Of course I wasn’t first. The idea of hypertext has been around since Vannevar Bush imagined the Memex, a sort of primitive microfilm-based web browser the size of a large desk, in 1945. The word hypertext was coined by Ted Nelson some time between 1963 and 1965. The first working hypertext system was demonstrated by in San Francisco in 1968.
Hypertextual fiction—stories that send you along forked reading paths—has been around at least since Julio Cortázar’s Hopscotch (1963), a book in many sections which can be read in one of several orders. So far as I remember (I don’t have it handy), it has to do with a guy in Argentina (or Paris?) who wants to sleep with somebody, or maybe he has slept with somebody, I forget. It’s possible that someone gets killed? My memories of the novel are all a jumble.

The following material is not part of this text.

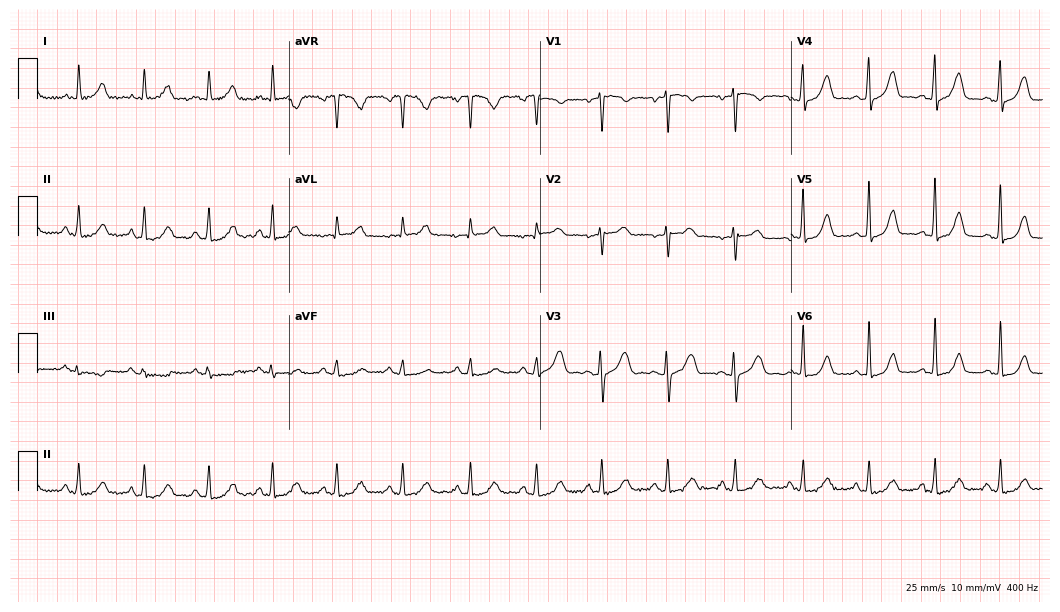
Electrocardiogram (10.2-second recording at 400 Hz), a 49-year-old female patient. Of the six screened findings (first-degree AV block, right bundle branch block (RBBB), left bundle branch block (LBBB), sinus bradycardia, atrial fibrillation (AF), sinus tachycardia), none is recorded. Other findings, if any, are not listed.

To my mind, the most significant non-linear but still book-bound fiction is Jacques Roubaud’s The Great Fire of London: A Story with Interpolations and Bifurcations (1989). It tells two stories: one is about Roubaud’s failure to write a novel, also called The Great Fire of London, and the other is about the death of his young wife Alix and its awful aftermath. The story makes excursions into Provençal prosody and mathematics and jelly-making, and if the World Wide Web had existed when Roubaud was writing it, hypertext fiction would already have its masterpiece. As it is, The Great Fire of London poses a problem for the historian of hypertext which isn’t entirely unlike the problem Homer posed for Dante: theologically inadmissible into Heaven, but morally un-consignable to Hell, he gets a castle on Hell’s periphery, from which, with enormous majesty, he overlooks (or something) the damned.
Then you have the whole raft of Choose Your Own Adventure books, about which I have already said everything I have to say.

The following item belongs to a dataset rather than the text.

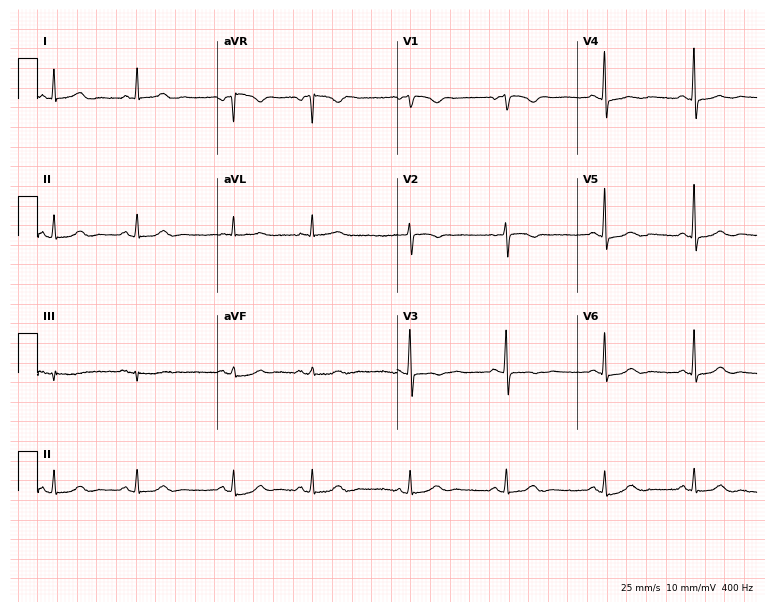
12-lead ECG from a woman, 73 years old. Labelled as a normal ECG.

The first computer-based hypertext fictions appeared in the late 1980s and early 90s: Michael Joyce’s Afternoon, Stuart Moulthrop’s Victory Garden, and Shelley Jackson’s Patchwork Girl, all of which share the disadvantage of having been written with a software tool called StorySpace, which had almost no visual-design capability, and encouraged writers to break their fictions into index-card-sized chunks, as if hypertext were incompatible with sustained narrative, which it’s not, as Cortázar and Roubaud had already shown.
Of more interest (to me, anyway) is Geoff Ryman’s 253 (1996), a novel set in the London Tube, and written in 253 sections: one for each of the 252 passengers on a Bakerloo Line train, and one for the driver. Each section is 253 words long, “so that the illusion of an orderly universe can be maintained,” Ryman writes, but one lovely thing about his novel is how disorderly everything is: the characters are all drunk, hung over, horny, mad, unwashed, dying. The plot is literally a train wreck. The stories cross-connect with humor and sadness. (And here mourning enters the picture again: Ryman was apparently moved to write 253 by the death of a friend, of AIDS. Could it be that the forking paths of hypertext are also somehow the ramifications of grief?)
There is another strand to this history, which developed in parallel to hypertext fiction, but mostly apart from it: the text-based games which are now called interactive fiction. The first of them was Will Crowther and Don Woods’s Adventure (1974-77), a version of which plays no small part in my own story, and which I will have more about to say about elsewhere. Then you get Dave Lebling and Marc Blank’s Zork (1977-1979), which upgraded Crowther’s Colossal Cave to a Great Underground Empire. Zork begat many great games (Enchanter, Spellbound, Planetfall, The Hitchhiker’s Guide to the Galaxy: “you can’t drop the no tea!”) in the early and mid-1980s, then the commercial market for text-based games dried up, because graphics-based games had become so much more compelling. Interactive fiction returned in the late 1990s as a non-commercial form, and you got some really interesting games: Michael Gentry’s Cthulhuoid Anchorhead and Adam Cadre’s Photopia (both 1998), Emily Short’s Galatea (2000). The tools required to write an interactive fiction are free and fairly easy to learn, so it seems likely that people will keep writing text-based adventures for at least a while, even if, like poets, they are now mainly writing them for other text-adventure-game authors.
All of which is to say that I am not the first person to try something like this. I am following in all kinds of footsteps; in some places my shoes are so small and the other footprints are so big, historians probably won’t be able to tell I was here at all. I’m like Charlie Brown, who in one Peanuts cartoon admits to Lucy that he wants to be the seventeenth man on the moon. So why is it that I feel, not even like an astronaut, but like Laika the Russian space dog, howling at the earth from a great height?